Thompson Sampling for Infinite-Horizon Discounted Decision Processes
arXiv:2405.08253v3 Announce Type: replace
Abstract: This paper develops a viable notion of learning for sampling-based algorithms that applies in broader settings than previously considered. More specifically, we model a discounted infinite-horizon MDPs with Borel state and action spaces, whose rewards and transitions depend on an unknown parameter. To analyze adaptive learning algorithms based on sampling we introduce a general canonical probability space in this setting. Since standard definitions of regret are inadequate for policy evaluation in this setting, we propose new metrics that arise from decomposing the standard expected regret in discounted infinite-horizon MDPs into three terms: (i) the expected finite-time regret, (ii) the expected state regret, and (iii) the expected residual regret. Component (i) translates into the traditional concept of expected regret over a finite horizon. Term (ii) reflects how much future performance is compromised at a given time because earlier decisions have led the system to a less favorable state than under an optimal policy.
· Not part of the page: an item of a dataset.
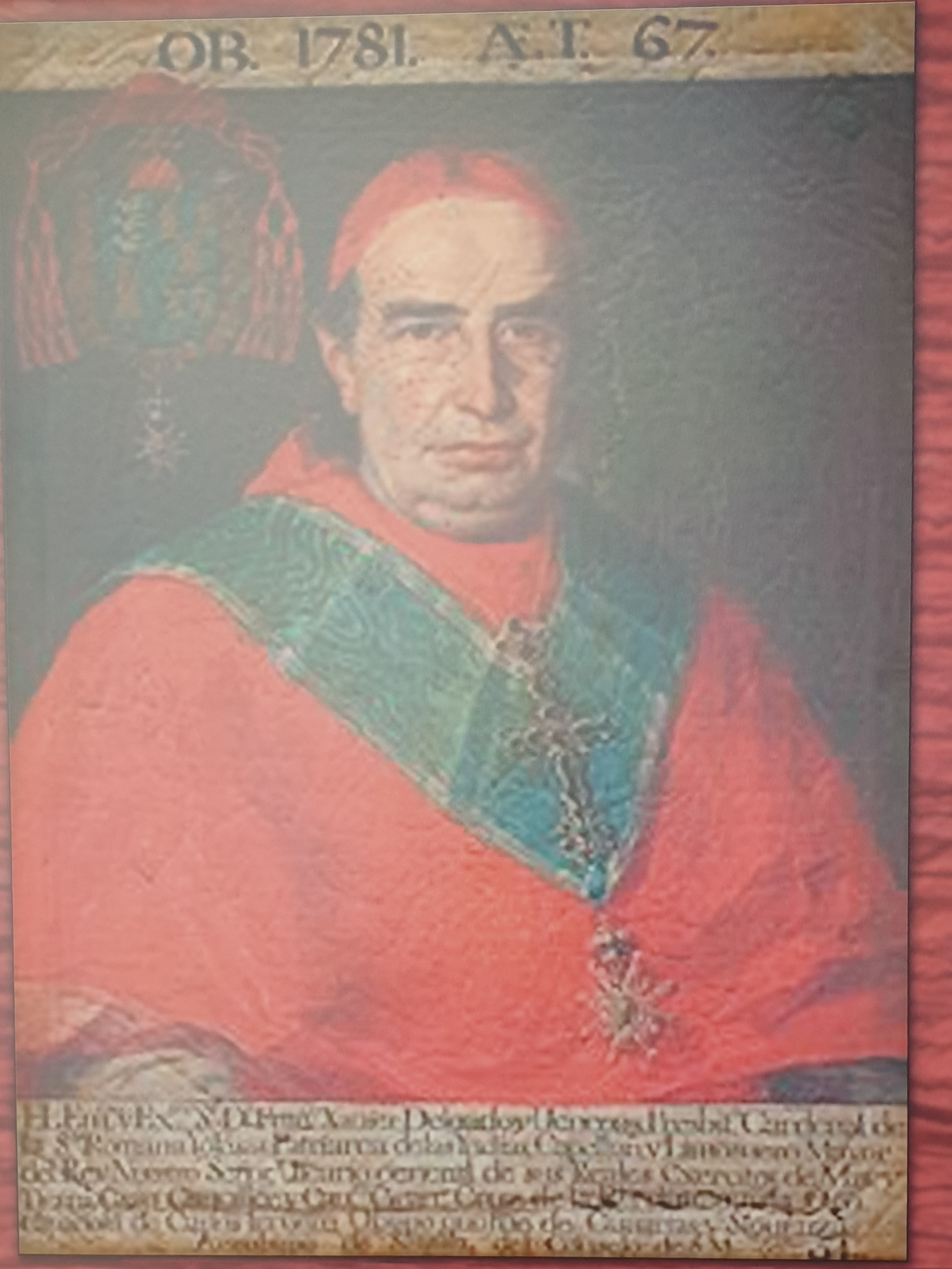 Cardenal Delgado y Venegas. Lienzo.
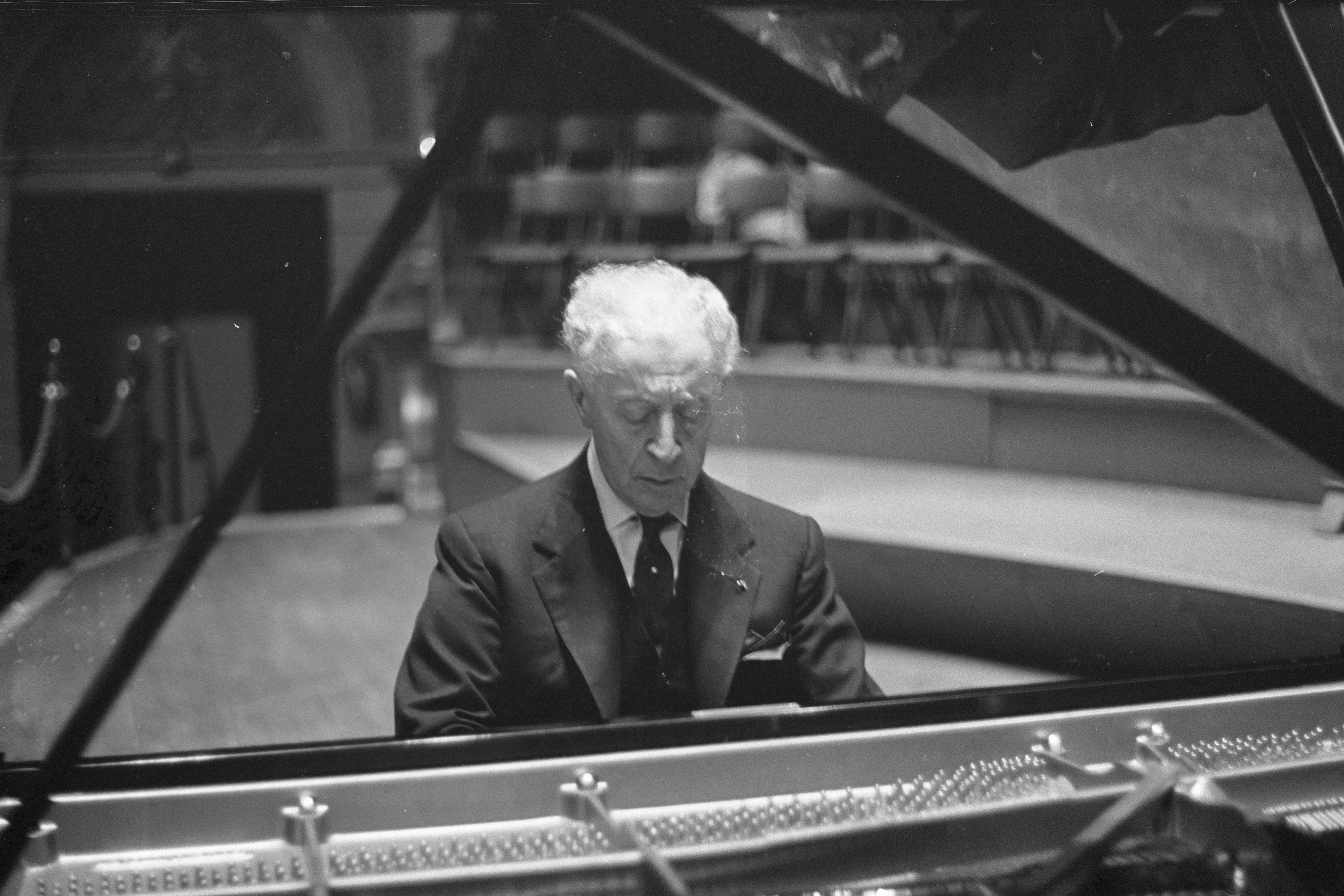 Collectie / Archief : Fotocollectie Anefo Reportage / Serie : [ onbekend ] Beschrijving : Optreden Arthur Rubinstein in Concertgebouw Datum : 13 februari 1962 Locatie : Amsterdam, Noord-Holland Trefwoorden : muziek, muziekuitvoeringen, pianisten Persoonsnaam : Rubinstein, Arthur Fotograaf : Rossem, Wim van / Anefo Auteursrechthebbende : Nationaal Archief Materiaalsoort : Negatief (zwart/wit) Nummer archiefinventaris : bekijk toegang 2.24.01.05 Bestanddeelnummer : 913-5231

Finally, metric (iii) measures regret with respect to the optimal reward from the current period onward, disregarding the irreversible consequences of past decisions. We further disaggregate this term by introducing the probabilistic residual regret, a finer, sample-path version of (iii) that captures the remaining loss in future performance from the current period onward, conditional on the observed history. Its expectation coincides with (iii). We then focus on Thompson sampling (TS); under assumptions that extend those used in prior work on finite state and action spaces to the Borel setting, we show that component (iii) for TS converges to zero exponentially fast. We further show that, under mild conditions ensuring the existence of the relevant limits, its probabilistic counterpart converges to zero almost surely and TS achieves complete learning.